(Stored data entries)
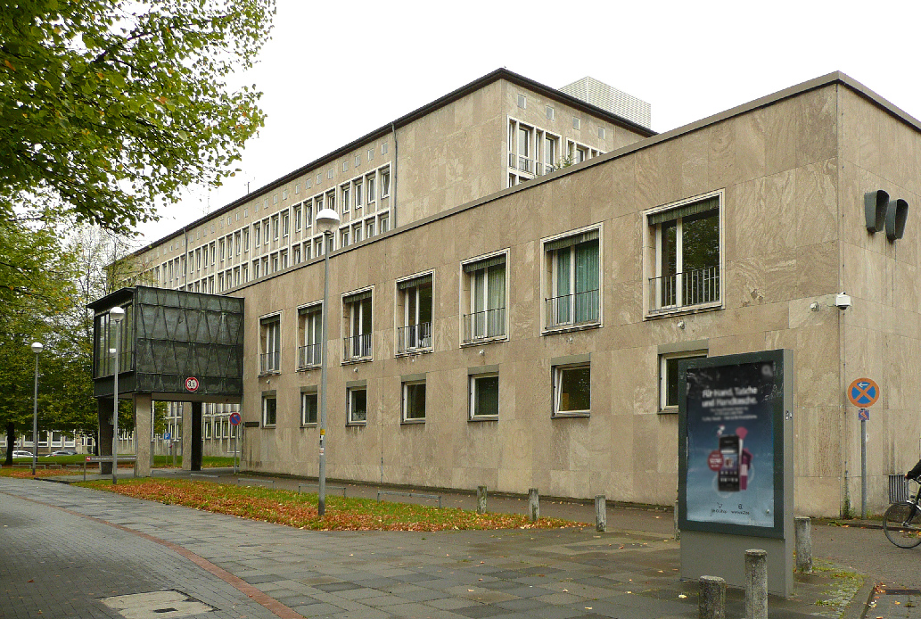 Innenministerium Niedersachsen
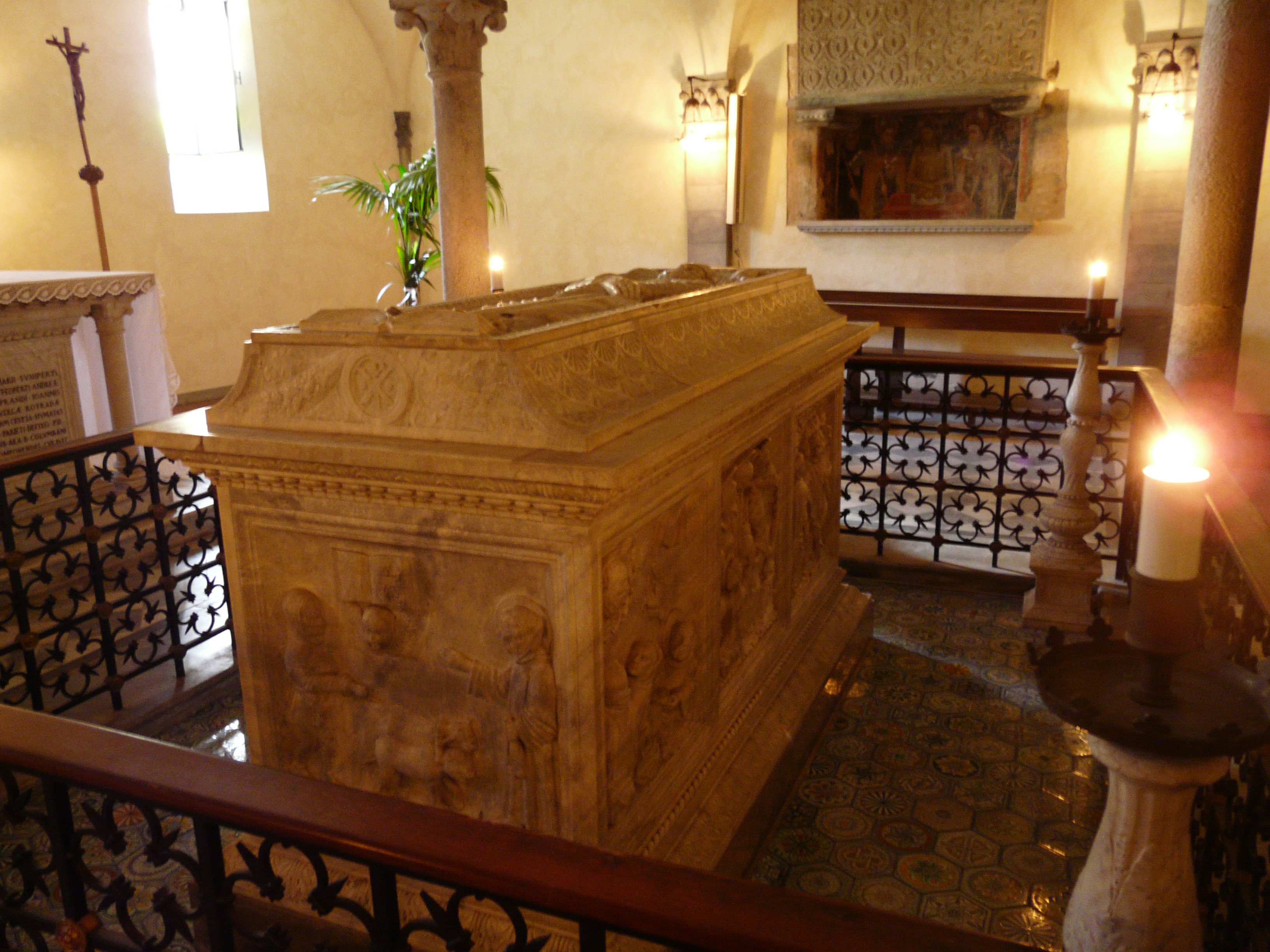 Immagini dell'abbazia di San Colombano di Bobbio, Emilia-Romagna, Italia
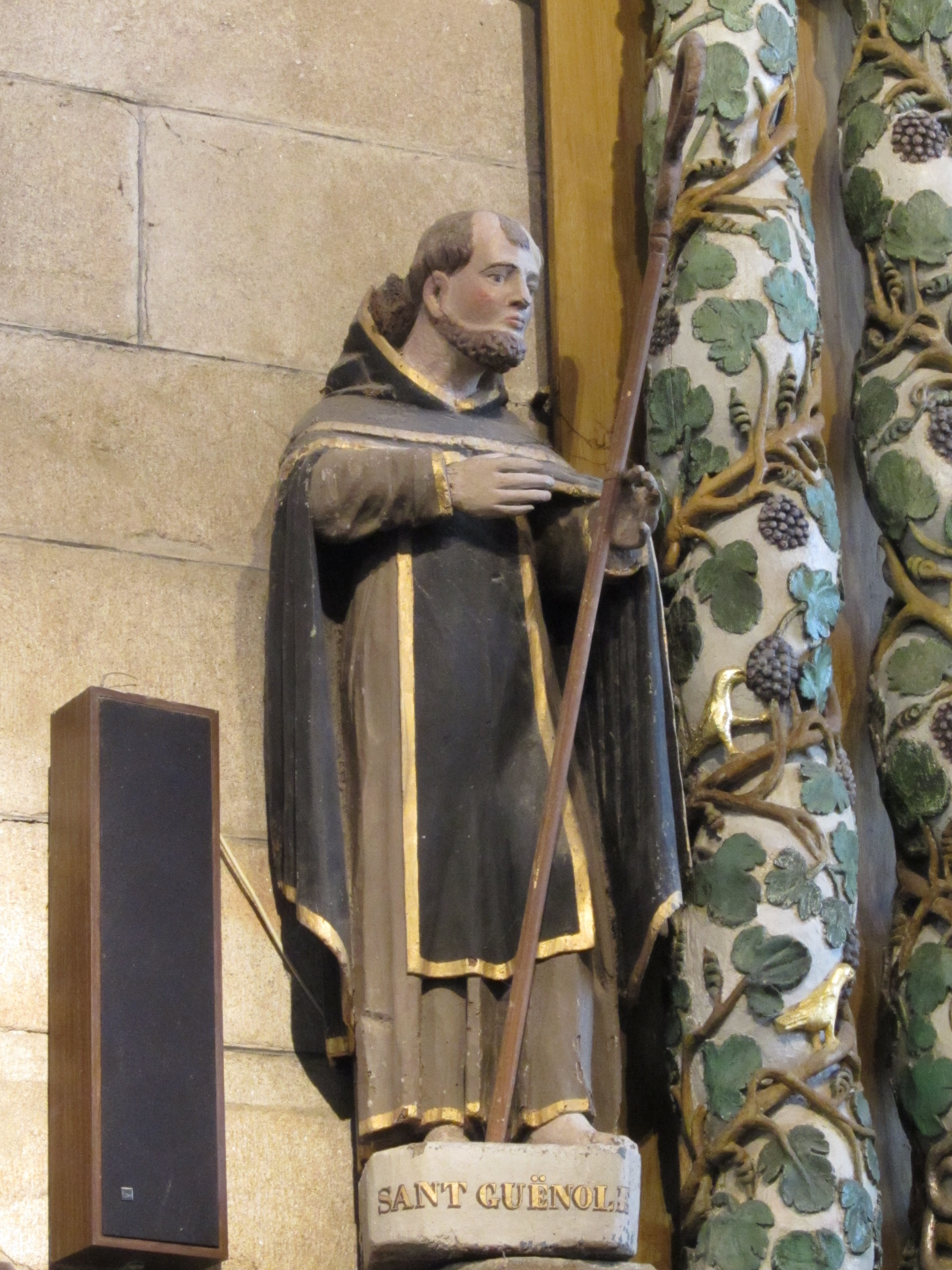 Statue de Saint Guénolé dans l’Église Saint Germain de Pleyben.
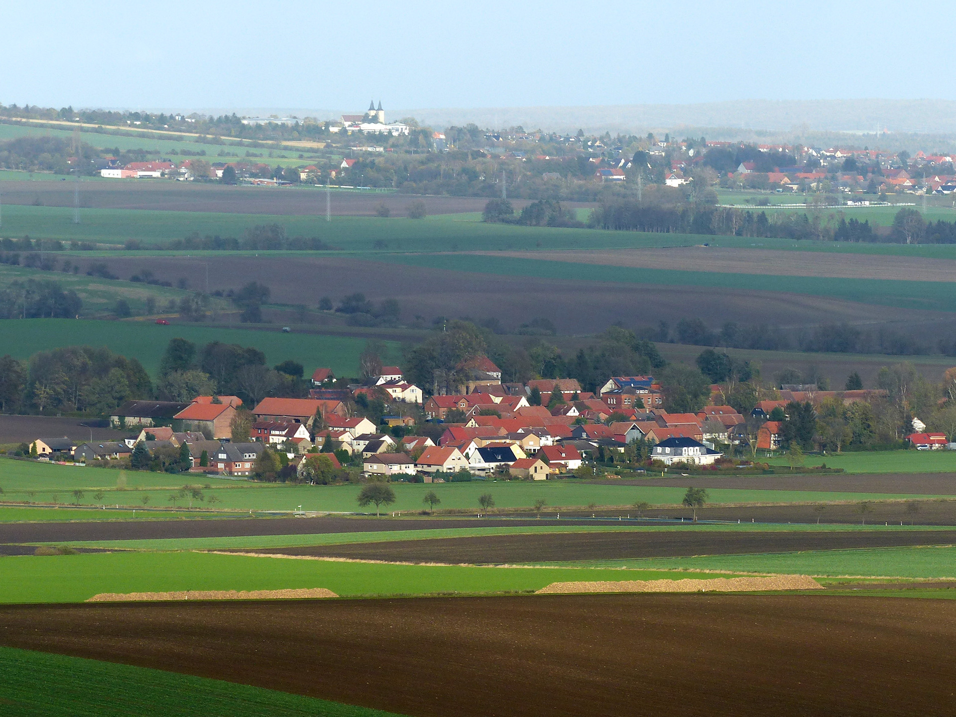 Ausblick auf Dobbeln und Schöningen vom Aussichtsturm Heeseberg.
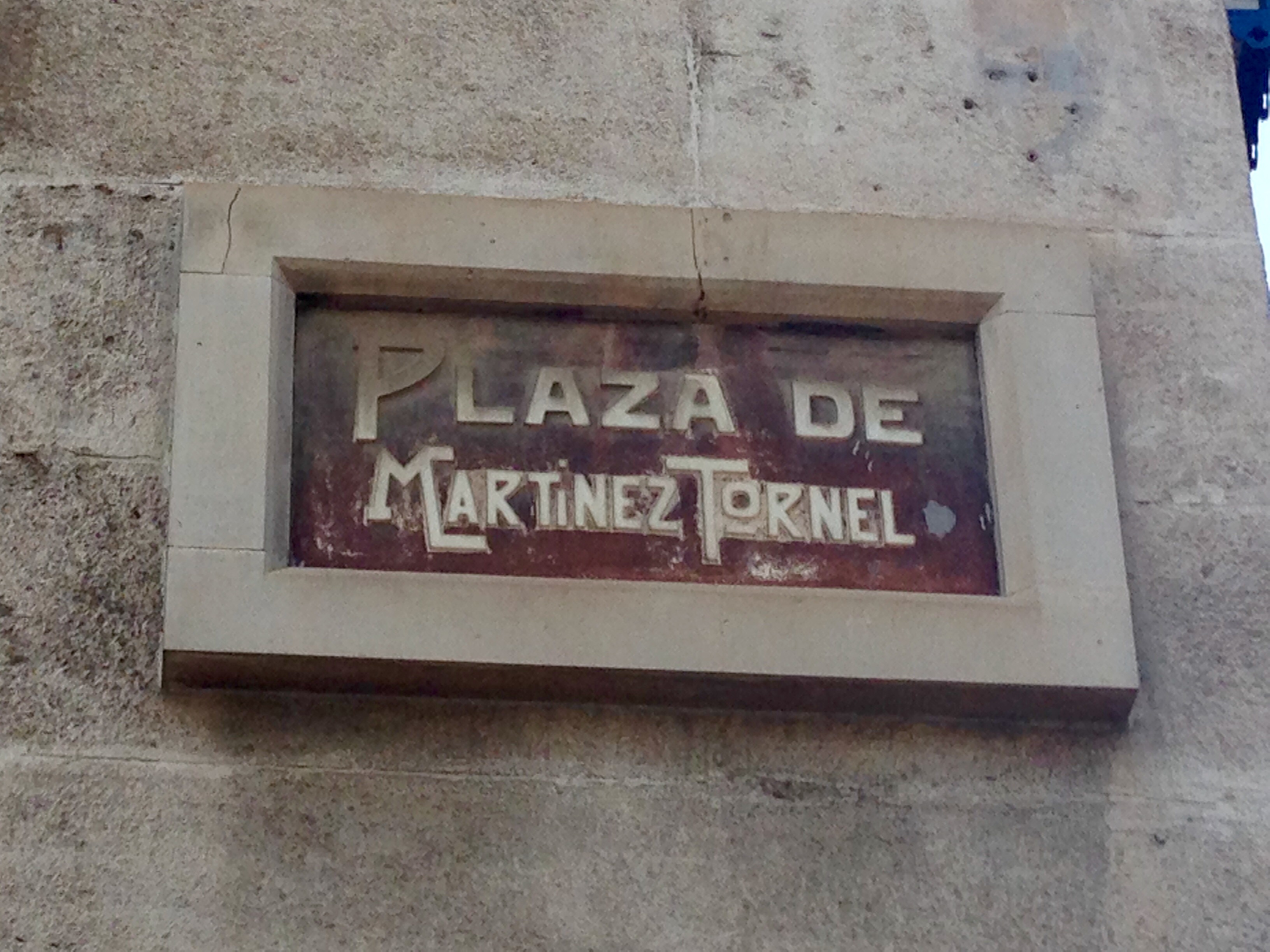 Placa de la Plaza de Martínez Tornel situada en el centro de la ciudad de Murcia
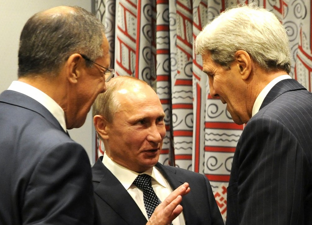 По окончании встречи с Президентом США Бараком Обамой. Владимир Путин с Министром иностранных дел Сергеем Лавровым (справа) и госсекретарём США Джоном Керри
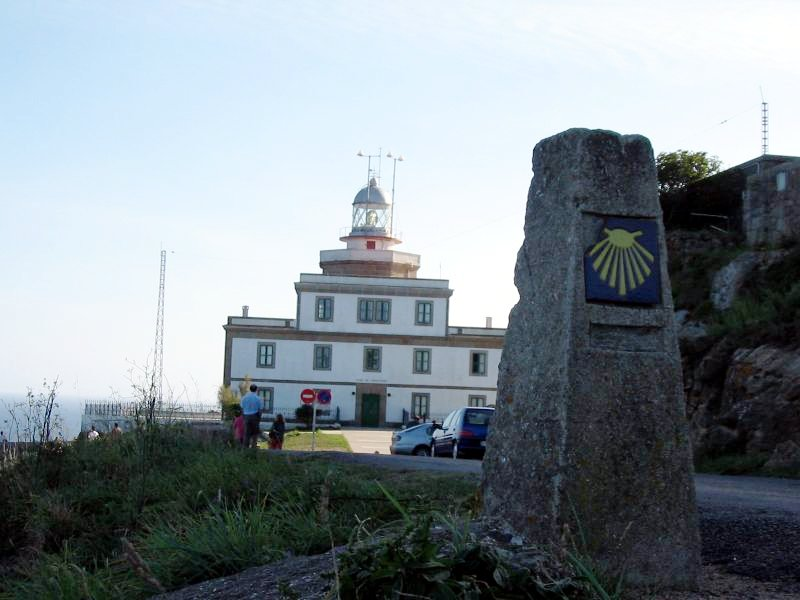 Faro de Fisterra, Fisterra, A Coruña, Galiza
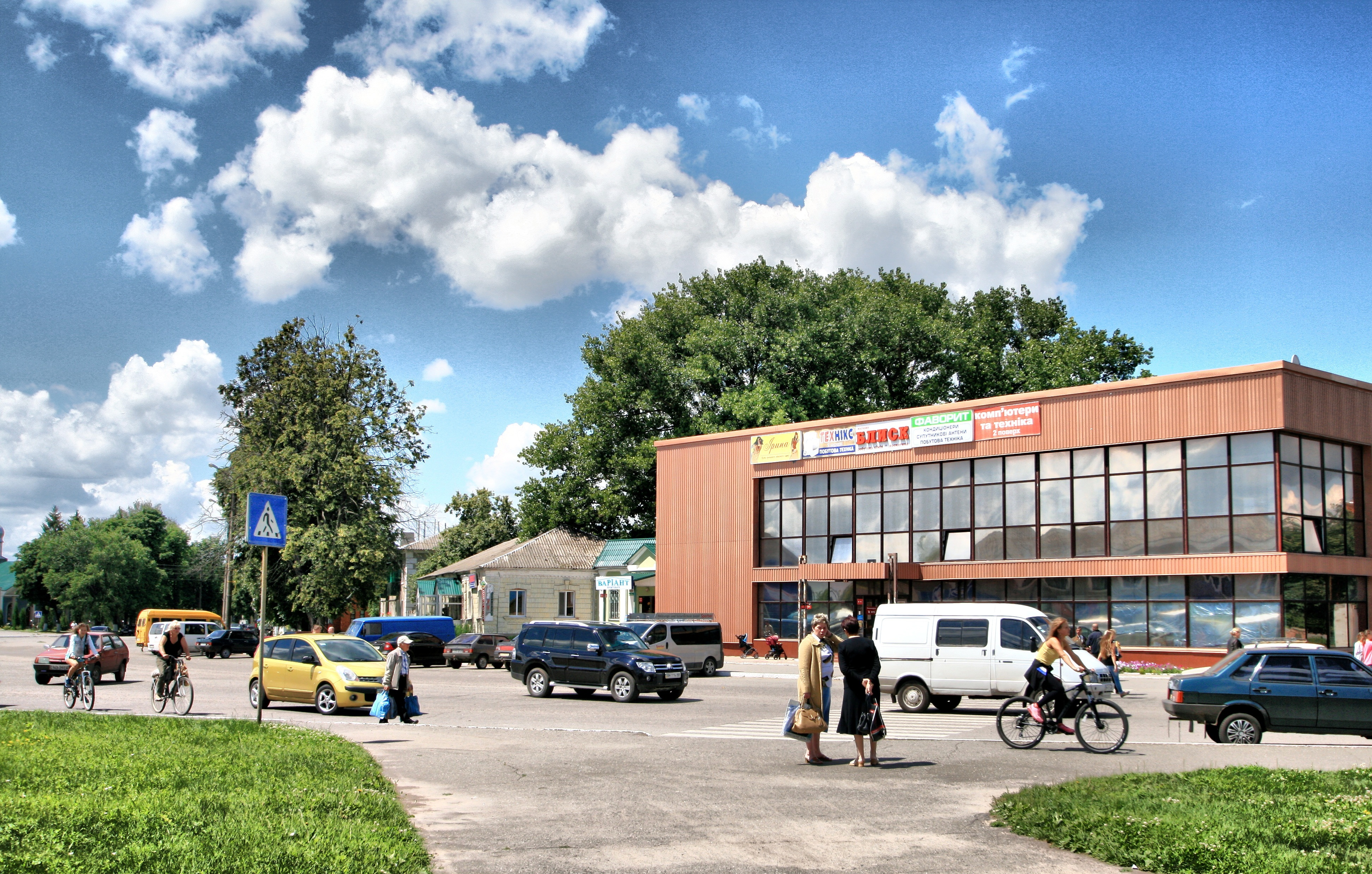 Буринь, центр города

_Aim of the task_
Write out, exactly and with nothing added, every line from the one that holds "Placa de la" to the end of the entries above; pictures stay out.

_Response area_
 Placa de la Plaza de Martínez Tornel situada en el centro de la ciudad de Murcia
 По окончании встречи с Президентом США Бараком Обамой. Владимир Путин с Министром иностранных дел Сергеем Лавровым (справа) и госсекретарём США Джоном Керри
 Faro de Fisterra, Fisterra, A Coruña, Galiza
 Буринь, центр города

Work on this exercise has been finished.